AI Potential in Other Fields of Construction
One way that AI can be used in BIM is in the area of clash detection. Clash detection is the process of identifying areas where two or more objects in a building model intersect or overlap, and is an important step in ensuring that the final construction is free from conflicts or errors. AI algorithms can be used to analyse building models and identify clashes automatically, reducing the need for manual inspection and making the process more efficient.
Another area where AI can be used in BIM is in the creation of 3D models. Creating detailed 3D models of buildings or structures can be a time-consuming and labor-intensive process, but AI algorithms can be used to automate some of the more repetitive tasks involved in this process. For example, AI can be used to generate 3D models from 2D drawings or images, reducing the need for manual data entry and making the process faster and more accurate.
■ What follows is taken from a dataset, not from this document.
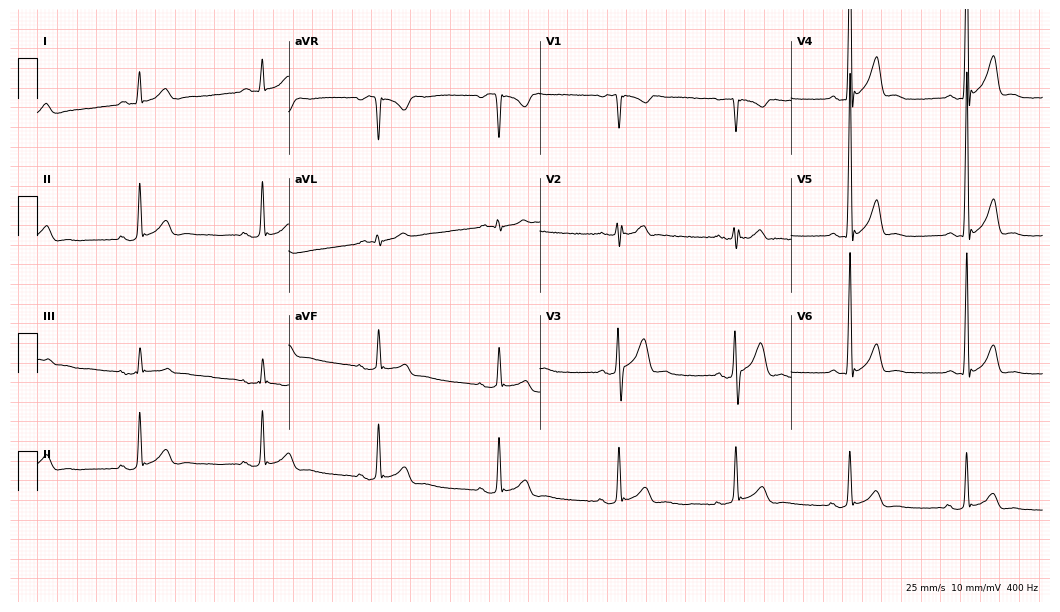
12-lead ECG from a 26-year-old man. No first-degree AV block, right bundle branch block, left bundle branch block, sinus bradycardia, atrial fibrillation or sinus tachycardia recorded for this tracing. Findings outside these six are not listed.

Despite the many potential benefits of AI in BIM, there are also some challenges that must be overcome in order to realize its full potential. One of the biggest challenges is ensuring that AI algorithms are properly trained and validated to ensure that they are accurate and reliable. This requires large amounts of high-quality data, as well as sophisticated machine learning algorithms that can learn from this data and make accurate predictions.
Another challenge is ensuring that AI is used in a way that is consistent with best practices in BIM. This means ensuring that AI algorithms are compatible with existing BIM workflows and that they are used in a way that is consistent with industry standards and guidelines. It also means ensuring that the results provided by AI algorithms are properly interpreted and validated by human experts, to ensure that they are accurate and reliable.
Despite these challenges, the potential benefits of AI in BIM are significant, and many companies are already starting to explore the use of AI in this area. By leveraging the power of AI algorithms to analyse, interpret, and extract data from BIM models, companies can improve the efficiency and accuracy of their construction projects, reduce costs, and improve the quality of their final product.
Conclusion
AI will transform the way BIM is being used in the construction industry. AI algorithms can analyse 3D models and extract quantities of materials automatically, saving time and increasing accuracy. With the advent of AI, contractors can extract material quantities with just a sentence, making it easier to plan, estimate, and schedule construction projects.
The benefits of AI in BIM are numerous. AI can save time and reduce errors, improve collaboration between different stakeholders in the construction process, and improve the overall quality of construction projects. There are several use cases of AI in BIM, including the estimation of material quantities, scheduling of construction projects, and analysis of construction designs.
However, it is important to quality-check the results provided by AI algorithms and be critical of the software being used. Contractors should ensure that the AI software they are using is reliable and provides accurate results. They should also ensure that the software is regularly updated to ensure it is using the latest AI algorithms and techniques.
In conclusion, contractors who leverage AI technology in BIM will be better positioned to stay ahead of their competitors in the construction industry. AI can provide significant time and cost savings while improving the overall quality of construction projects. It is an investment that is worth making in order to remain competitive and successful in the modern construction industry.